そして一歩間違えれば深刻でしかめつらしく、また鬱々としたものになりかねない設定を、巧みに料理して痛快なエンターテイメントとして成立させているのは、これは作者の腕前の見事さというものでしょう。
そして冒険の中で数々の出会いと別れを経験した佐助が掴んだもの、手に入れたものは…これはここで詳しくは触れないでおきますが、実に清々しく、そして暖かいもの。本書は猿飛佐助の物語であると共に、真田十勇士の誕生編であると、今更ながらに感じさせられた次第。
…そしてまた、本作が児童文学として成立している所以、児童文学として描かれる必然性というものも、同時に感じ取れたことです。

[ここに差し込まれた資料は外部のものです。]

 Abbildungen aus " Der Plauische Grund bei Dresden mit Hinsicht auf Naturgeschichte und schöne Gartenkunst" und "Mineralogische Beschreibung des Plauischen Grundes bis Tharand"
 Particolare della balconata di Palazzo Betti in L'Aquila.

もちろん、「児童」でなくとも読んでいただきたい本作。伝奇的にも、鷲塚佐太夫が実は信長を暗殺した凄腕の忍びで、後に○○に渡って×××となったなどいう驚天動地のネタがさりげなく盛り込まれていたり、また十勇士ファン的には、筧十蔵が、十蔵史上に残る屈指の格好良さでほとんど主役級の大活躍をしたりと、実に面白い作品ですので、機会があれば、ぜひ。